Если он еще раз употребит слово «ликвидировать», я врежу ему в челюсть.
— Нам надо будет построить огромную платформу, — ответил Эндрюс, разворачивая лист чертежной бумаги, на котором он сделал торопливый набросок объекта, обозначенного как «Плот „Титаника"». Он прижал углы листа пепельницами и, подавшись вперед через стол, сжал плечо главного инженера. — Я спроектировал ее вместе с достойным мистером Беллом и талантливым мистером Хатчинсоном. — Он дружески подмигнул нашему плотнику.
— Вместо того чтобы грузить всех в четырнадцать наших стандартных тридцатифутовых спасательных шлюпок, нам следует отобрать дюжину оставив на месте накрывающий их брезент, и использовать в качестве понтонов, — пояснил мистер Белл. — С инженерной точки зрения это жизнеспособная схема, потому что каждая спасательная шлюпка снабжена медными цистернами плавучести.
Мистер Эндрюс оперся ладонями о чертеж, а в его глазах плясала странная смесь отчаяния и восторга.
— Мы выстроим понтоны в три ряда по четыре, скрепив их между собой горизонтальными перемычками, изготовленными из имеющегося дерева. Наши мачты для этого бесполезны: они стальные, зато у нас на борту тонны разной древесины — дуб, тик, красное дерево и ель.

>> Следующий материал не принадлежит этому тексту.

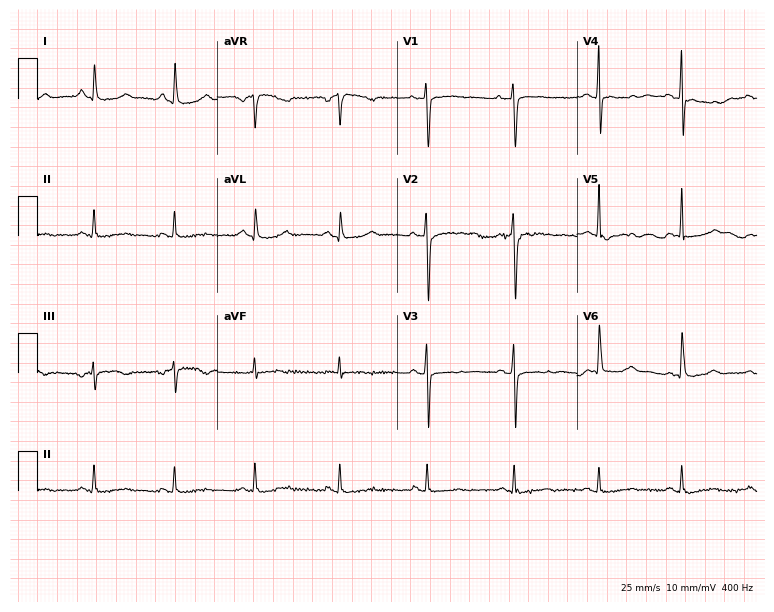
Standard 12-lead ECG recorded from a woman, 74 years old (7.3-second recording at 400 Hz). None of these six findings is recorded: first-degree AV block, right bundle branch block (RBBB), left bundle branch block (LBBB), sinus bradycardia, atrial fibrillation (AF), sinus tachycardia.
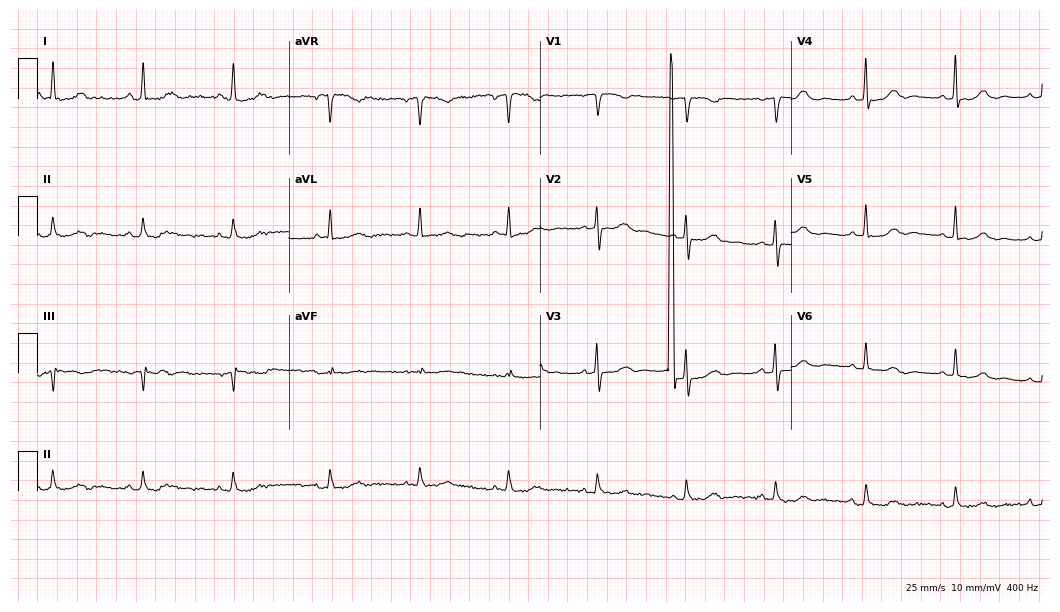
12-lead ECG from a female patient, 69 years old (10.2-second recording at 400 Hz). No first-degree AV block, right bundle branch block, left bundle branch block, sinus bradycardia, atrial fibrillation or sinus tachycardia recorded for this tracing. Only these six findings were labelled.
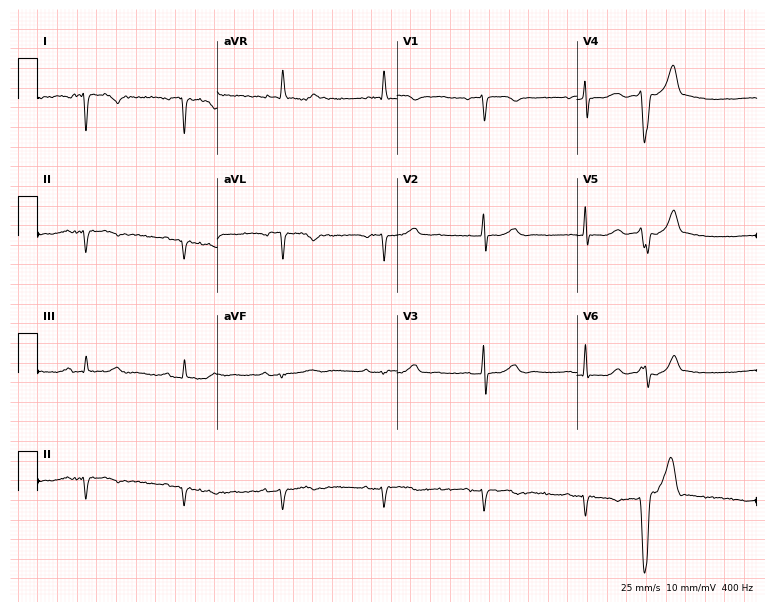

— Если повезет, мы сможем закрепить перемычку длиной двадцать пять футов между кормой понтона «А» и носом понтона «Б», — продолжил мистер Хатчинсон, — затем другой такой же мостик между серединной уключиной «А» и серединной уключиной «Д», еще один между кормой «Б» и носом «В», и так далее.
— После этого мы накроем каркас из шлюпок выброшенными за борт досками, закрепив их гвоздями и веревками, — сказал мистер Белл. — В результате получится плот размером примерно сто на двести футов, на котором каждый из наших двух тысяч человек теоретически получит около девяти квадратных футов, хотя в реальности всем придется потесниться, чтобы разместить еще и провизию, бочонки с водой и снаряжение для выживания, не говоря уже о собаках.
— Как вы, несомненно, заметили, — сказал мистер Эндрюс, — в настоящий момент океан ровен, как стекло, и это обстоятельство внесло свой вклад в наше затруднительное положение — волны не бились об айсберг, поэтому наблюдатели поздно заметили проклятую штуковину. Я предлагаю обратить это же обстоятельство в наше преимущество. Мою конструкцию никогда не удалось бы собрать при высоком волнении, но сегодня ночью мы сможем работать в условиях лишь чуть менее идеальных, чем на верфях «Харленд энд Вулф».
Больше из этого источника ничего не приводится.